Proof-of-concept Study Evaluating Subcutaneous Amlitelimab in Adult Participants With Moderate to Severe Hidradenitis Suppurativa

Study on Investigational Medication for Hidradenitis Suppurativa

Not Recruiting
18 years - 70 years
All
Phase 2
90 participants needed

Study Overview

This is a parallel, Phase 2, 2-arm, double-blind, randomized, multicenter, multinational, placebo-controlled study to evaluate efficacy, safety, pharmacokinetics (PK), and biological effects of treatment of subcutaneous injection of amlitelimab compared with placebo in male and female participants aged 18 to 70 years with moderate to severe hidradenitis suppurativa (HS).

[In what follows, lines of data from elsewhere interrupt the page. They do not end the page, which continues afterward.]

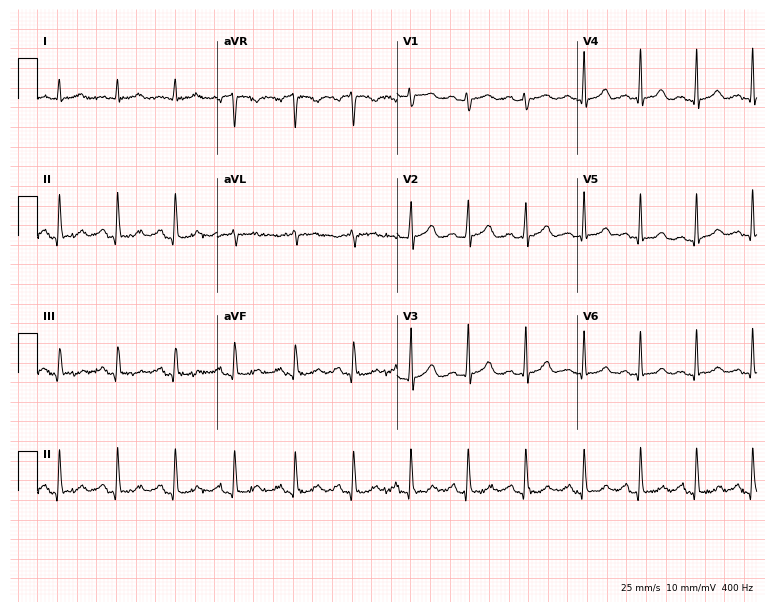
12-lead ECG (7.3-second recording at 400 Hz) from a 30-year-old female. Screened for six findings — first-degree AV block, right bundle branch block (RBBB), left bundle branch block (LBBB), sinus bradycardia, atrial fibrillation (AF), sinus tachycardia — none is recorded. Other findings, if any, are not listed.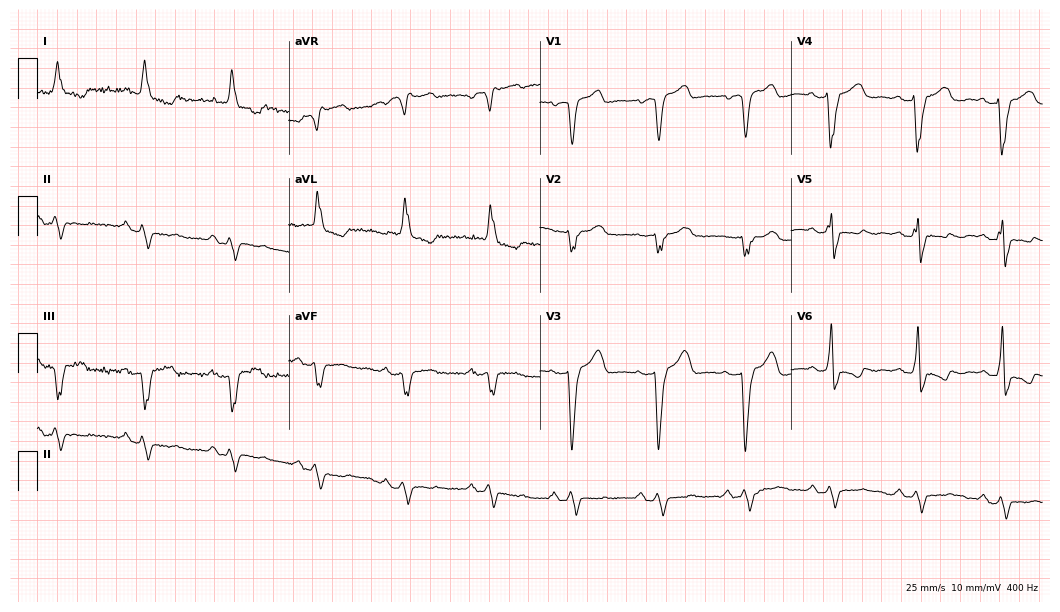
ECG (10.2-second recording at 400 Hz) — a female patient, 79 years old. Findings include left bundle branch block (LBBB).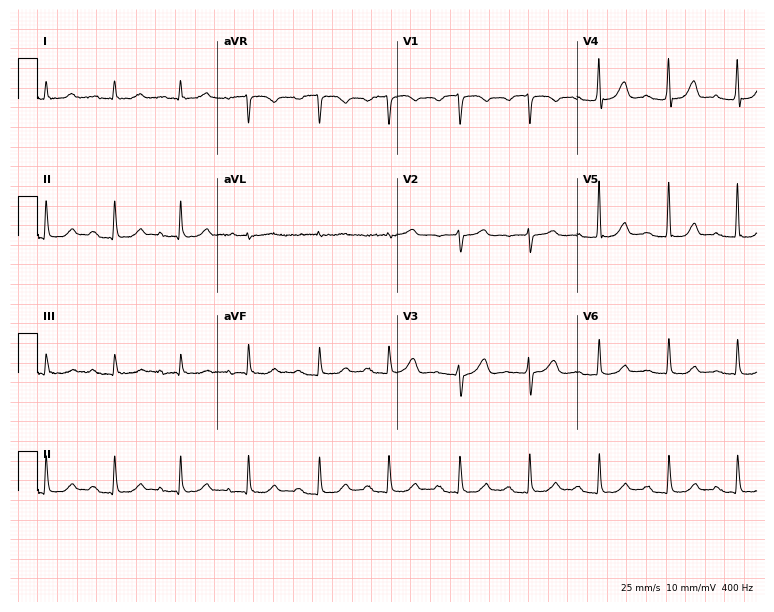
12-lead ECG (7.3-second recording at 400 Hz) from a 79-year-old woman. Findings include first-degree AV block.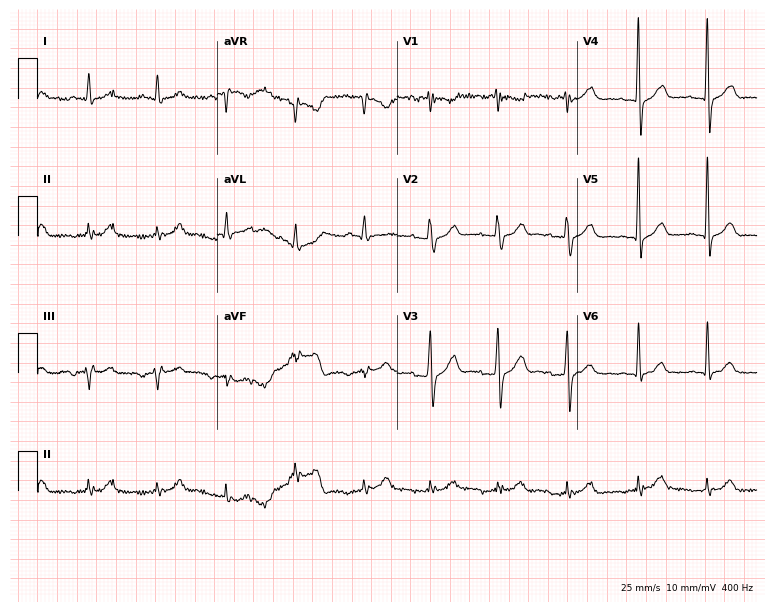
ECG — a man, 55 years old. Screened for six findings — first-degree AV block, right bundle branch block (RBBB), left bundle branch block (LBBB), sinus bradycardia, atrial fibrillation (AF), sinus tachycardia — none is recorded.

The purpose of this study is to measure standardized clinician reported and participant-reported outcomes (ClinRO and PRO), safety, and drug concentration. An optional long-term extension (LTE) period will assess chronic safety and efficacy over an additional 80 weeks of amlitelimab treatment.

Study details include:

  • The study duration will be up to 116 weeks, including a 4-week Screening period, a 16-week double-blind treatment period (DBT), an optional 80-week LTE period and a 16-week post-treatment follow-up period.
  • All participants who complete the 16-week DBT period will be offered entry into an optional LTE.
  • Participants who do not wish to enter the optional LTE period or who stop treatment prior to Week 16 (Visit 6) or stop investigational medicinal product (IMP) administration prior to completing the LTE period will proceed into the 16-week post-treatment follow-up period.
  • The number of planned in clinic visits will be up to six during the DBT period with an additional nine during the LTE period, plus one post-treatment follow-up end-of-study visit. Up to 11 optional in clinic visits are allowed for participants who do not wish to self-administer IMP between scheduled in clinic visits during the LTE period.

Study Details

The study duration per participant will be up to 116 weeks.

Eligibility Criteria

You may be eligible for this study if you meet the following criteria:

  • Conditions: Hidradenitis
  • Age: 18 years - 70 years
  • Gender: All

Inclusion Criteria:

  • Participant must be 18 (or country's age of majority if >18) years to 70 years of age inclusive, at the time of signing the informed consent.
  • Participants with a history of signs and symptoms consistent with HS for at least 1 year prior to baseline.
  • Participants must have HS lesions present in at least 2 distinct anatomic areas (eg, left, and right axilla; or left axilla and left inguino-crural fold), 1 of which must be Hurley Stage II or Hurley Stage III.
  • Participant must have had an inadequate response to at least a 12-week trial of an oral antibiotic for treatment of HS

Exclusion Criteria:

  • Participants with a diagnosis of inflammatory conditions other than HS (including but not limited to systemic lupus erythematosus, systemic sclerosis, myositis, rheumatoid arthritis, inflammatory bowel disease, primary biliary cirrhosis, multiple sclerosis, Behcet's disease, sarcoidosis, etc)
  • Any other active skin disease or condition (eg, bacterial, fungal, or viral infection) that may interfere with assessment of HS

The above information is not intended to contain all considerations relevant to a potential participation in a clinical trial

This study investigates the effects of an investigational medication compared to a placebo in people with moderate to severe hidradenitis suppurativa (HS). HS is a chronic skin condition that causes small, painful lumps under the skin. The purpose of this study is to understand the medication's effects on clinician-reported and participant-reported outcomes, safety, and drug concentration.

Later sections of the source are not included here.